The size of the Amazon rainforest has been shrinking – and not just because of traditional deforestation.

Fires that creep slowly and low in the forest understory burned nearly 3 percent of the world’s largest tropical rainforest in a little more than a decade, scientists at NASA say.

Because they are hard to measure from space, “we've never known the regional extent or frequency of these understory fires," said Doug Morton of NASA's Goddard Space Flight Center in Greenbelt, Md., the lead author of a study publicized by the space agency Friday.

The study estimated that between 1999 and 2010, understory forest fires burned more than 33,000 square miles (85,500 square kilometers), or 2.8 percent of the forest.

The fires are typically caused by human activities such as cooking, cigarettes, or agricultural waste burning.

But they’re not directly related to deforestation activity, which can include fires that Mr. Morton describes as “massive, towering infernos.” Rather, an important indicator of risk for understory fires is dryness.

Frequent understory fire activity coincides with low nighttime humidity, the NASA research found.

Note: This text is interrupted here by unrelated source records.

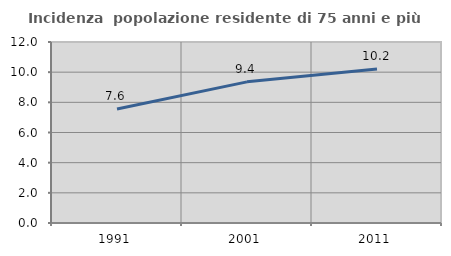
| Category | Incidenza  popolazione residente di 75 anni e più |
|---|---|
| 1991.0 | 7.557 |
| 2001.0 | 9.358 |
| 2011.0 | 10.202 |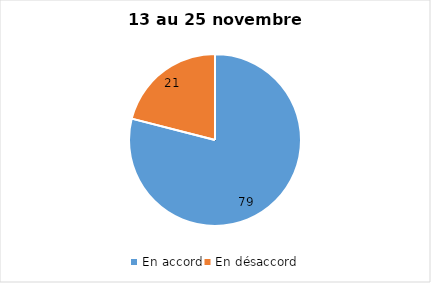
| Category | Series 0 |
|---|---|
| En accord | 79 |
| En désaccord | 21 |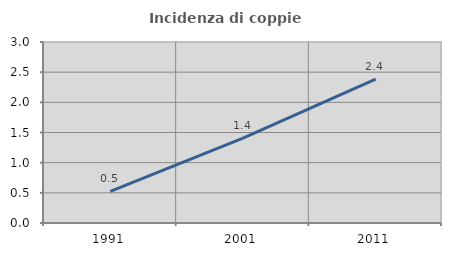
| Category | Incidenza di coppie miste |
|---|---|
| 1991.0 | 0.524 |
| 2001.0 | 1.408 |
| 2011.0 | 2.387 |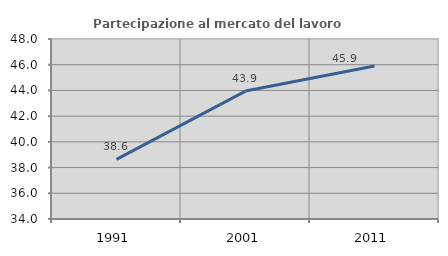
| Category | Partecipazione al mercato del lavoro  femminile |
|---|---|
| 1991.0 | 38.641 |
| 2001.0 | 43.948 |
| 2011.0 | 45.904 |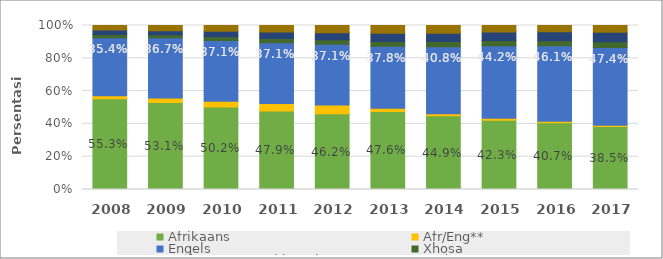
| Category | Afrikaans | Afr/Eng** | Engels | Xhosa | Ander SA Amptelike tale | Ander |
|---|---|---|---|---|---|---|
| 2008 | 0.553 | 0.018 | 0.354 | 0.019 | 0.029 | 0.027 |
| 2009 | 0.531 | 0.028 | 0.367 | 0.017 | 0.026 | 0.031 |
| 2010 | 0.502 | 0.035 | 0.371 | 0.022 | 0.034 | 0.035 |
| 2011 | 0.479 | 0.045 | 0.371 | 0.025 | 0.04 | 0.04 |
| 2012 | 0.462 | 0.053 | 0.371 | 0.028 | 0.043 | 0.044 |
| 2013 | 0.476 | 0.019 | 0.378 | 0.03 | 0.05 | 0.048 |
| 2014 | 0.449 | 0.013 | 0.408 | 0.032 | 0.051 | 0.047 |
| 2015 | 0.423 | 0.011 | 0.442 | 0.032 | 0.053 | 0.039 |
| 2016 | 0.407 | 0.009 | 0.461 | 0.031 | 0.054 | 0.039 |
| 2017 | 0.385 | 0.008 | 0.474 | 0.034 | 0.058 | 0.042 |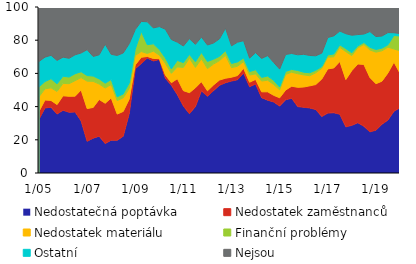
| Category | Nedostatečná poptávka | Nedostatek zaměstnanců | Nedostatek materiálu | Finanční problémy | Ostatní | Nejsou |
|---|---|---|---|---|---|---|
|  1/05 | 32.4 | 4.7 | 8.8 | 6 | 15.3 | 32.8 |
| 4 | 39.2 | 4.8 | 6.7 | 4.4 | 14.7 | 30.2 |
| 7 | 39.6 | 4.1 | 7.6 | 5.5 | 14.1 | 29.1 |
| 10 | 35.5 | 5.7 | 7.9 | 4.6 | 14.1 | 32.2 |
|  1/06 | 37.8 | 8.7 | 7.5 | 4.3 | 11.5 | 30.2 |
| 4 | 36.6 | 9.6 | 7.6 | 4 | 11.3 | 30.9 |
| 7 | 36.8 | 9.5 | 9.3 | 4.2 | 11.4 | 28.8 |
| 10 | 31.4 | 18.6 | 7.5 | 3.5 | 11.3 | 27.7 |
|  1/07 | 19.1 | 19.7 | 16.5 | 3.4 | 15.6 | 25.7 |
| 4 | 21 | 18.5 | 15.7 | 3.2 | 11.8 | 29.8 |
| 7 | 22.2 | 22.1 | 9.3 | 3.1 | 14.5 | 28.8 |
| 10 | 17.7 | 24.3 | 9.2 | 2.9 | 23.5 | 22.4 |
|  1/08 | 19.8 | 25.4 | 8.1 | 3 | 15.2 | 28.5 |
| 4 | 19.7 | 15.8 | 8.1 | 2.3 | 24.9 | 29.2 |
| 7 | 22.2 | 14.9 | 8.2 | 2.3 | 24.7 | 27.7 |
| 10 | 35.9 | 8.7 | 6.3 | 3.3 | 23.7 | 22.1 |
|  1/09 | 62.8 | 2.3 | 5.7 | 3.8 | 11.8 | 13.6 |
| 4 | 65.9 | 3.8 | 3.5 | 12.1 | 6 | 8.7 |
| 7 | 69.3 | 0.9 | 1.8 | 5.3 | 13.8 | 8.9 |
| 10 | 67.5 | 1.5 | 4.4 | 4.4 | 9.6 | 12.6 |
|  1/10 | 68.4 | 0.5 | 2.1 | 3.4 | 13.8 | 11.8 |
| 4 | 57.1 | 2 | 7 | 3.2 | 17.3 | 13.4 |
| 7 | 52.8 | 1.6 | 5.6 | 2.7 | 17.7 | 19.6 |
| 10 | 47.2 | 9.6 | 7.1 | 3.9 | 11 | 21.2 |
|  1/11 | 40.3 | 9.3 | 14 | 2.9 | 10 | 23.5 |
| 4 | 35.7 | 12.7 | 20.8 | 2.2 | 9.5 | 19.1 |
| 7 | 40 | 11.3 | 12.3 | 3.4 | 10.5 | 22.5 |
| 10 | 49.5 | 5.5 | 13.8 | 3.8 | 9.3 | 18.1 |
|  1/12 | 46.2 | 3.3 | 13.4 | 4.3 | 9.9 | 22.9 |
| 4 | 49.6 | 3.4 | 12.6 | 2.9 | 9.8 | 21.7 |
| 7 | 52.8 | 3.2 | 11.7 | 2.6 | 10.5 | 19.2 |
| 10 | 54.4 | 2.7 | 13.8 | 2.8 | 13.5 | 12.8 |
|  1/13 | 55.4 | 2.3 | 5.8 | 2.5 | 10.6 | 23.4 |
| 4 | 56.2 | 2.5 | 5.6 | 2.6 | 11.9 | 21.2 |
| 7 | 60.3 | 2.8 | 4 | 2.2 | 10.4 | 20.3 |
| 10 | 52 | 2.7 | 4.3 | 2.1 | 8.1 | 30.8 |
|  1/14 | 53.6 | 2.8 | 3.3 | 2.5 | 10.3 | 27.5 |
| 4 | 45.4 | 3.5 | 6.5 | 2.2 | 11.4 | 31 |
| 7 | 43.9 | 5 | 7 | 2.5 | 12.3 | 29.3 |
| 10 | 42.8 | 4 | 6.5 | 2.5 | 10.8 | 33.4 |
|  1/15 | 40.3 | 5 | 4.8 | 1.7 | 10.8 | 37.4 |
| 4 | 44.2 | 5.8 | 9.4 | 1.8 | 10.2 | 28.6 |
| 7 | 45 | 7.3 | 8.4 | 1.7 | 9.6 | 28 |
| 10 | 40 | 11.6 | 8.2 | 2 | 9.4 | 28.8 |
|  1/16 | 39.6 | 12.2 | 7.3 | 1.6 | 10.8 | 28.5 |
| 4 | 39.2 | 13.3 | 6.1 | 1.8 | 10.4 | 29.2 |
| 7 | 38.2 | 15.1 | 7.1 | 1.5 | 8.7 | 29.4 |
| 10 | 34 | 22.6 | 6.4 | 1.1 | 8.1 | 27.8 |
|  1/17 | 36.1 | 26.6 | 7.1 | 1.3 | 10.5 | 18.4 |
| 4 | 36.3 | 27 | 6.7 | 1.7 | 10.9 | 17.4 |
| 7 | 35.4 | 31.8 | 8.5 | 1.5 | 8.3 | 14.5 |
| 10 | 27.8 | 28.5 | 16.8 | 1.8 | 9 | 16.1 |
|  1/18 | 28.7 | 33 | 9 | 1.7 | 10.6 | 17 |
| 4 | 30.3 | 35.4 | 9.8 | 1.1 | 6.8 | 16.3 |
| 7 | 28.1 | 37.3 | 12 | 1.2 | 5.1 | 16.3 |
| 10 | 24.8 | 32.7 | 16.6 | 1.6 | 9.5 | 14.8 |
|  1/19 | 25.8 | 28 | 19 | 1.6 | 7.8 | 17.8 |
| 4 | 29.3 | 26 | 18.3 | 1.6 | 7.3 | 17.5 |
| 7 | 31.9 | 28.4 | 15.5 | 1.4 | 7.4 | 15.4 |
| 10 | 37.2 | 29.6 | 7.9 | 8.2 | 1.6 | 15.5 |
|  1/20 | 39.3 | 20.8 | 13.5 | 8.9 | 1.5 | 16 |

By contrast, in some of the peak years for forest-clearing activity (2003 and 2004), adjacent forests had low rates of understory fires.

In understory fires, flames generally reach only a few feet high. They often burn for weeks at a time, spreading a few feet per minute.

To gauge the scale of understory fire activity, Morton and colleagues used observations from early in the dry season, from June to August, collected by MODIS – the Moderate Resolution Imaging Spectroradiometer instrument on NASA's Terra satellite.

The researchers tracked the timing of damage and recovery in various disturbed areas. Areas of deforestation lack signs of recovery for at least two years. But degradation from understory fires is visible in the year after the burn, then dissipates quickly as the forest regrows.

Separately, NASA and academic researchers on Friday released predictions that the 2013 fire season will be “considerably higher” than in 2011 and 2012 in many parts of the Amazon.

The scope of the understory fires doesn’t make deforestation less important, but it suggests that such fires “are important source of [carbon] emissions that we need to consider," Morton said.